I know what you are thinking, if we are all divine then why don’t we act divine? My neighbor certainly does not act divine! To this, Hindus ague it is because we have forgotten and lost touch with our true selves; we think we are the masks we wear. Consequently we become obsessively caught up in the daily drama of our lines and roles and unaware of our true Self. Hindu literature is filled with stories emphasizing this point. One story is about a lion cub raised by sheep. The cub grows up bleating and eating grass. The other animals become concerned about the lion’s behavior. “Why are you behaving this way?” the animals ask the lion. “Don’t you know what you really are?” Another story is about a King who has been hit on the head and has lost his memory. Dazed and confused he wanders his kingdom as a beggar unaware of his true self. It is this ignorance of our true Self that is the source of human conflict, war, hate, and violence in the world, say Hindus. In other words, as long as we remain ignorant of the nature of our true existence and our divine potential we will continue to “act” as selfish children.

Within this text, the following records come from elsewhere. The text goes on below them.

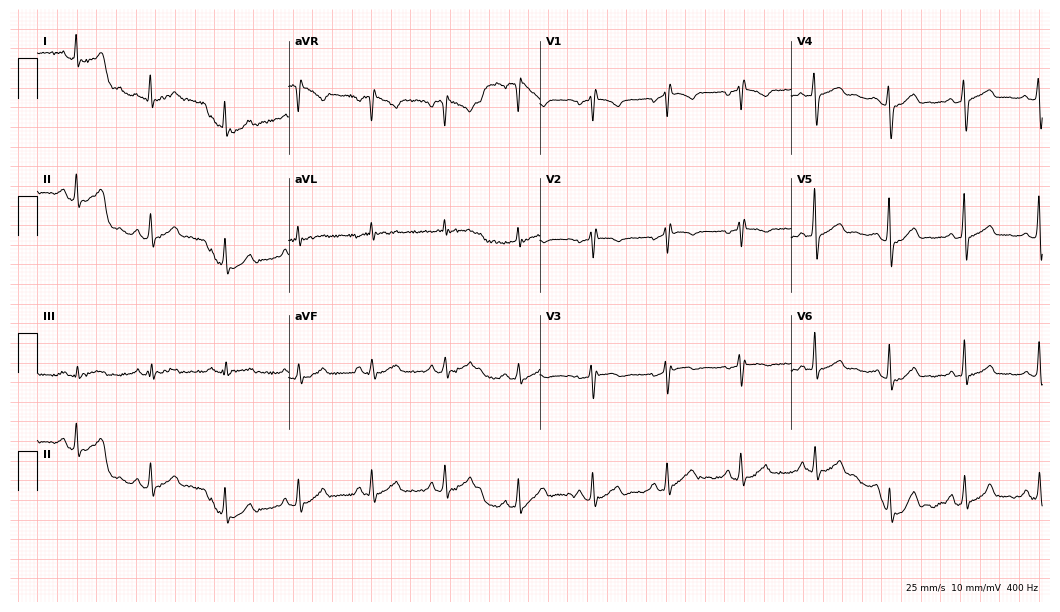
12-lead ECG from a 51-year-old female patient. Screened for six findings — first-degree AV block, right bundle branch block, left bundle branch block, sinus bradycardia, atrial fibrillation, sinus tachycardia — none is recorded.
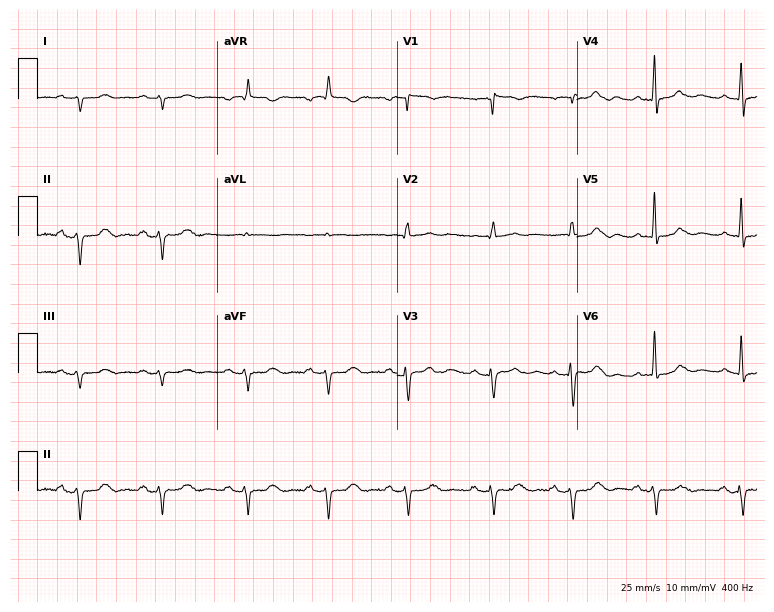
12-lead ECG from an 81-year-old woman (7.3-second recording at 400 Hz). No first-degree AV block, right bundle branch block, left bundle branch block, sinus bradycardia, atrial fibrillation or sinus tachycardia recorded for this tracing.
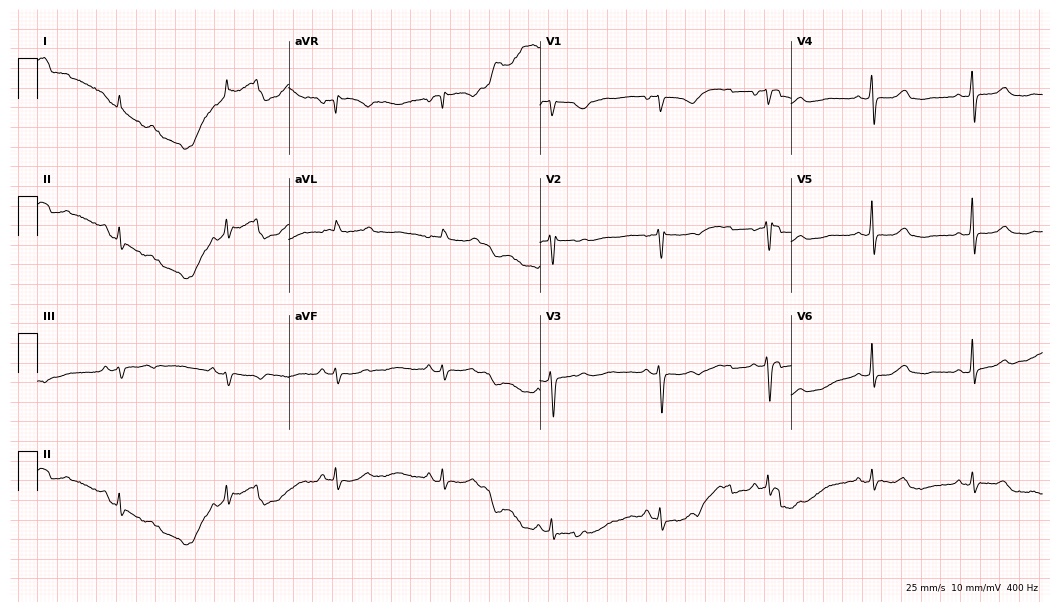
ECG (10.2-second recording at 400 Hz) — a 75-year-old female. Screened for six findings — first-degree AV block, right bundle branch block (RBBB), left bundle branch block (LBBB), sinus bradycardia, atrial fibrillation (AF), sinus tachycardia — none is recorded. Only these six findings were labelled.
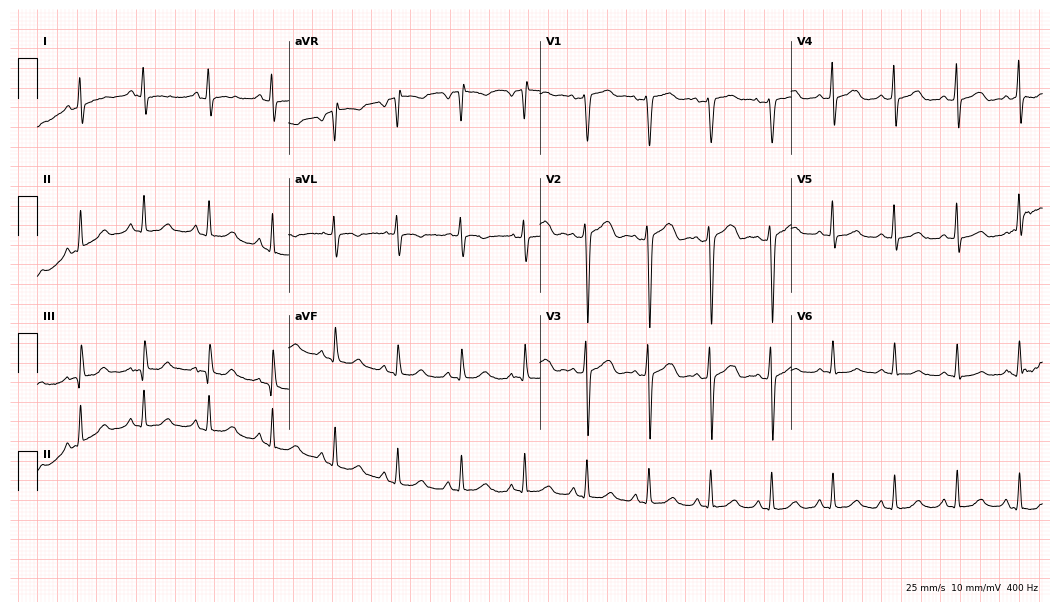
12-lead ECG (10.2-second recording at 400 Hz) from a woman, 46 years old. Screened for six findings — first-degree AV block, right bundle branch block, left bundle branch block, sinus bradycardia, atrial fibrillation, sinus tachycardia — none is recorded. Findings outside these six are not listed.
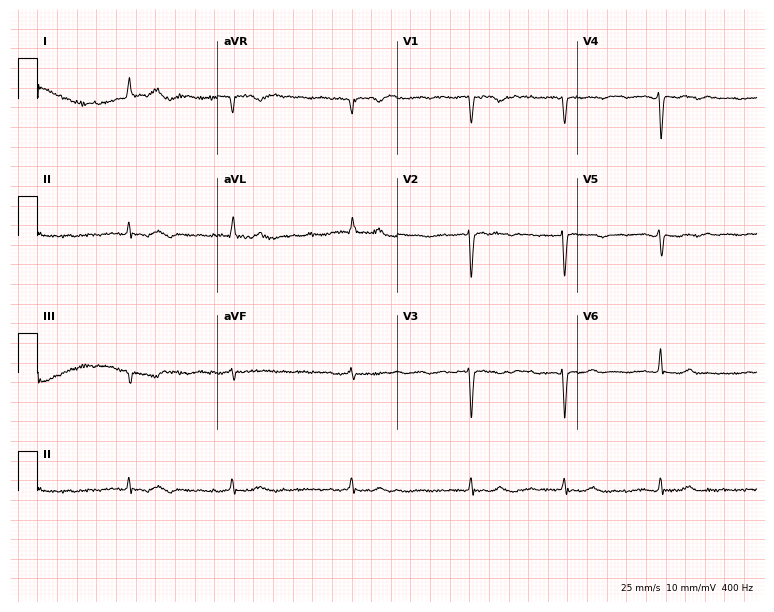
Electrocardiogram, a female, 74 years old. Interpretation includes atrial fibrillation.
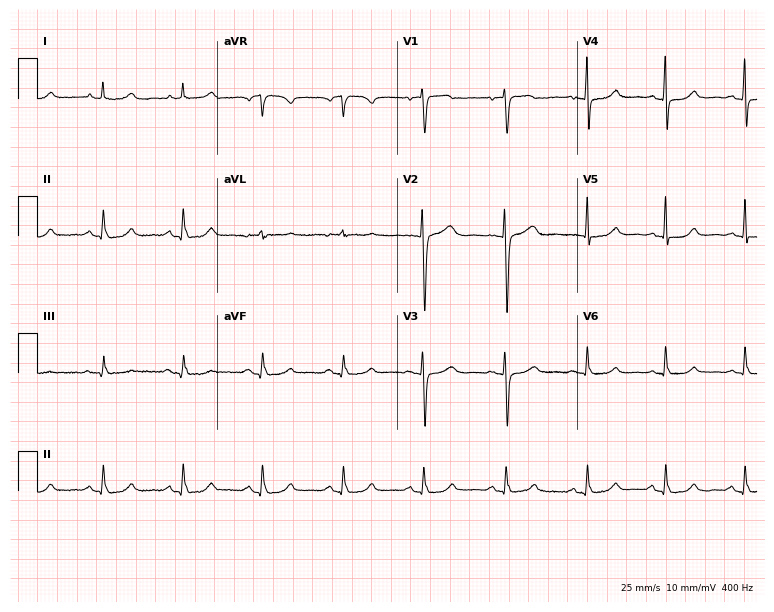
Resting 12-lead electrocardiogram (7.3-second recording at 400 Hz). Patient: a female, 64 years old. Read as a normal ECG.
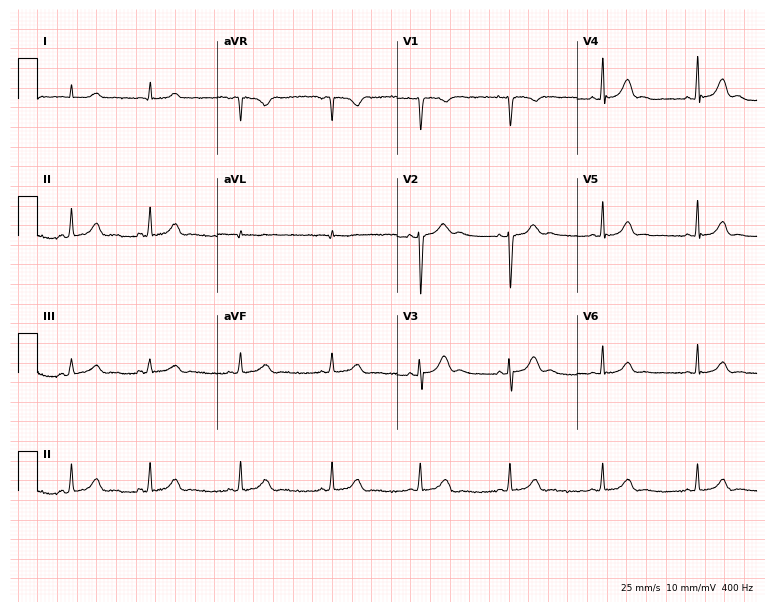
Resting 12-lead electrocardiogram. Patient: a woman, 25 years old. Read as a normal ECG.
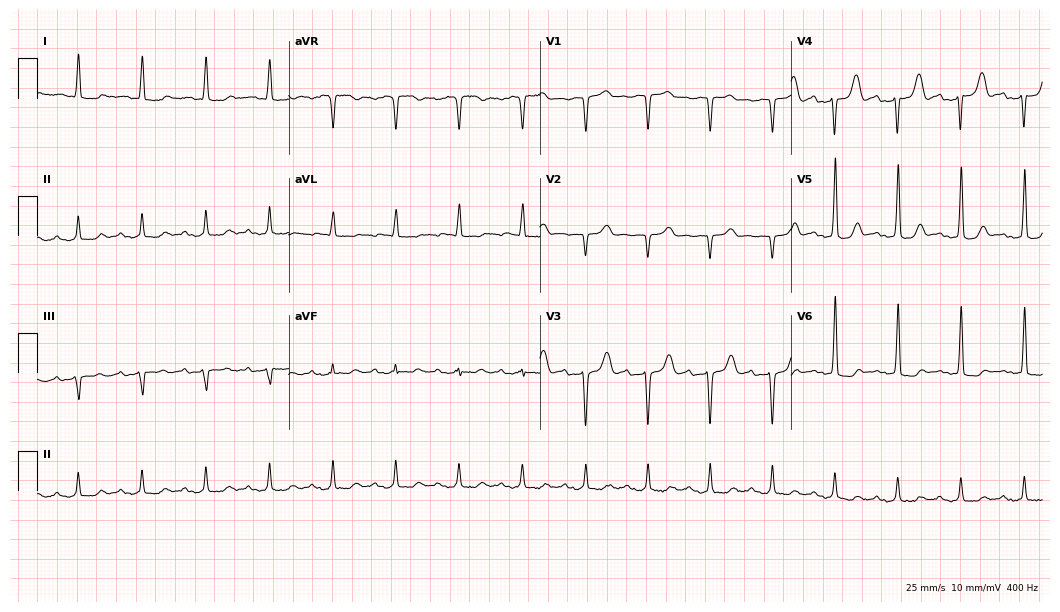
12-lead ECG (10.2-second recording at 400 Hz) from a woman, 82 years old. Screened for six findings — first-degree AV block, right bundle branch block, left bundle branch block, sinus bradycardia, atrial fibrillation, sinus tachycardia — none is recorded. Other findings, if any, are not listed.
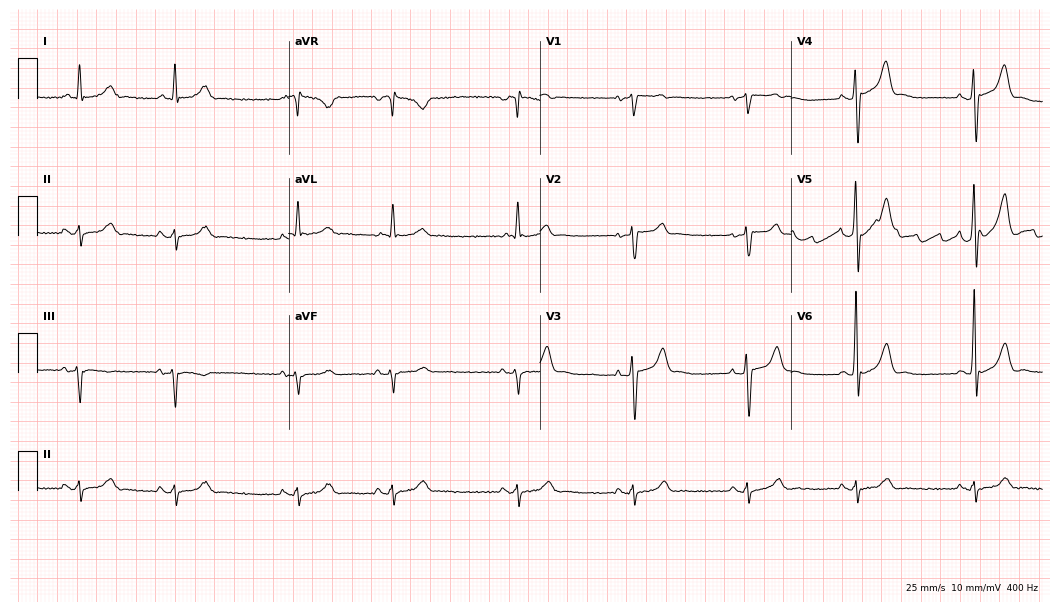
12-lead ECG from an 83-year-old man (10.2-second recording at 400 Hz). No first-degree AV block, right bundle branch block, left bundle branch block, sinus bradycardia, atrial fibrillation or sinus tachycardia recorded for this tracing.

Christians often encourage people to “invite God into their life.” This makes little sense to a Hindu. Why? Because in the Hindu way of thinking we are all God! The task is to get in touch with the God within, to allow our true nature to surface, and to make ourselves transparent to the transcendent (through yoga) so that when people look at us they see the radiant light of the God within shining through us. It is a beautiful thought. And, if put in practice, I can see it working; to truly believe that we are all God and worthy of divine respect would certainly make the world a better place.

Every time I see Patrick Flueger in a movie I am reminded of this Hindu idea. But to a Hindu a Hollywood character is nothing but a mask masking the mask of the actor’s personality – it’s a mask on a mask. I get that. And I will be the first to admit that when I say I can only see Patrick’s “true self” when I see him on T.V. or in a movie, I am referring to the personality I got to know while Patrick was a student at Red Wing High School. Yet, for me, it is still a “Hindu moment” because it reminds me of the notion of a “true self.” A notion worth pondering! So… what is your true self? Do you have one? And, more importantly, are you in touch with your true self?